Belzebu, do hebraico Baal zebub, também é outro nome para Satanás. Essa forma se acha no livro dos Reis do Antigo Testamento. Baal zebu era um deus filisteu a quem o rei israelita recorreu, após sofrer uma queda que lhe causou danos. No período do Novo Testamento, Belzebu já tinha se tornado uma outra forma para se referir a Satanás.


Conclusão

Não tive a intenção de me alongar sobre o tema, de modo que muito ainda haveria de ser dito. Não obstante a concisão com que o tema foi abordado, se levamos em conta as formas como Satã é representado na vasta e diversa literatura bíblica, devemos reconhecer o seguinte: para os antigos judeus, a incompatibilidade entre a existência de um Deus bom e de um Satã não constituía um problema que se deveria enfrentar. Na verdade, Satã, a considerar uma grande parte dos registros do Antigo Testamento, estava subordinado a Deus e agia sob a tutela deste.
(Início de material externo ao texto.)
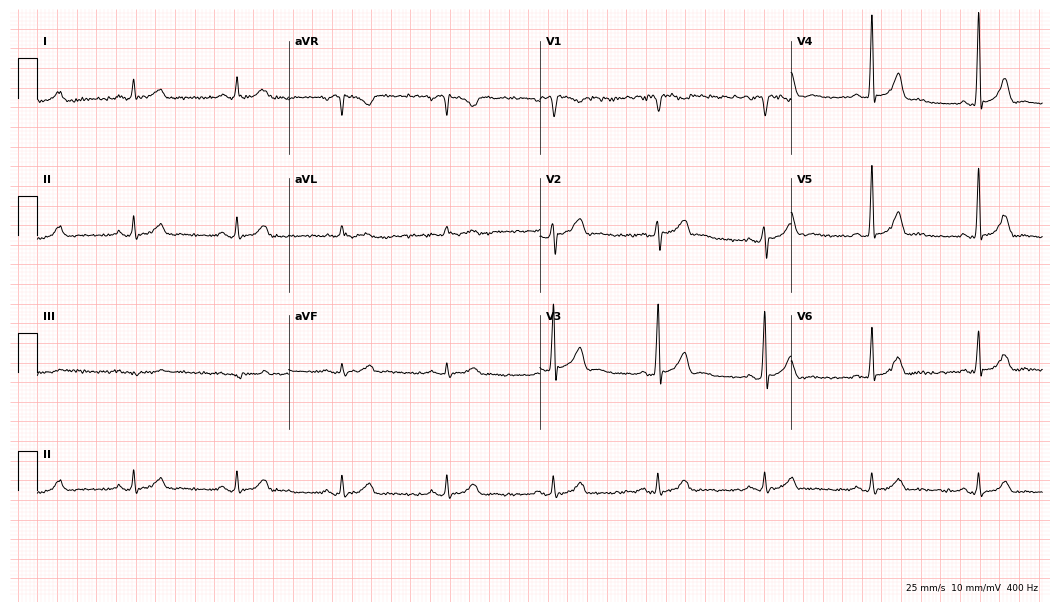
12-lead ECG from a 60-year-old man (10.2-second recording at 400 Hz). Recorded interpretation: within normal limits.

Satã não era, pelo menos na grande maioria dos escritos da Bíblia hebraica, um adversário de Deus. A situação é diversa no Novo Testamento, e o problema que surge quando se admite a existência de um ser maligno, em que pese a existência de um ser bom, Criador e Todo-poderoso, se impõe. No Antigo Testamento, Deus podia enviar seres malévolos para cumprir algum propósito; no Novo Testamento, Satã passa a ter autonomia em relação a Deus e torna-se seu opositor. Até onde eu sei, o cristianismo não oferece uma resposta, ao menos satisfatória, para a questão: como conciliar a existência de Deus com a existência do Diabo? Tampouco, parece ser uma preocupação da teologia cristã a questão que se impõe quando se afirma que Deus criou tudo que há: Donde então provém Satanás? Se de Deus, como, então, sustentar a benevolência de Deus?
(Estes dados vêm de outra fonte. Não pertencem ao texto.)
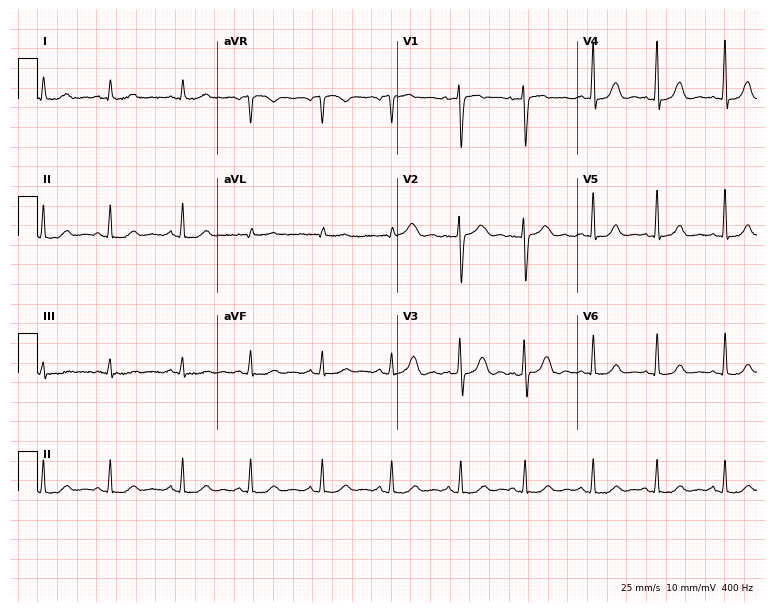
ECG — a female patient, 40 years old. Labelled as a normal ECG.

Este texto ilustra o que chamo de ateísmo esclarecido. Um ateísmo esclarecido deve consistir numa reflexão séria sobre a História cristã e deve se respaldar nas contribuições de estudos crítico-históricos da Bíblia. Um ateísmo esclarecido é um ateísmo que não se limita a declarar simplesmente absurdas as crenças religiosas, mas que busca compreender a origem dessas crenças, a história que as tornou possíveis. Este texto procurou mostrar que a personagem Satã fora construída em parte pela literatura bíblica e em parte por interpretações posteriores. Subjacente ao desenvolvimento deste texto está o pressuposto de que Satã não é um ser real, mas um personagem da diversificada e vasta literatura bíblica. Ele tem uma biografia, como salienta Kelly. Um ateu esclarecido, não se limitando a vociferar que Satã é um mero ser imaginário, deve se esforçar por compreender as suas raízes históricas. De fato, Satã não existe, se existisse, sua própria existência deveria lançar sérias dúvidas sobre a existência de Deus, embora isso não constitua um problema reconhecido pela maioria dos cristãos. No entanto, para um ateu esclarecido, tanto Deus como Satã são personagens criados por homens que viveram no Antigo Oriente Médio, a fim de lidar com as dificuldades de seu tempo. Se o culto ao Diabo atormenta ou escandaliza os cristãos, ao ateu esclarecido esse culto não deve ser encarado senão como uma realidade favorecida numa cultura cujas raízes foram construídas por uma teologia e História que o preveem e o explicam.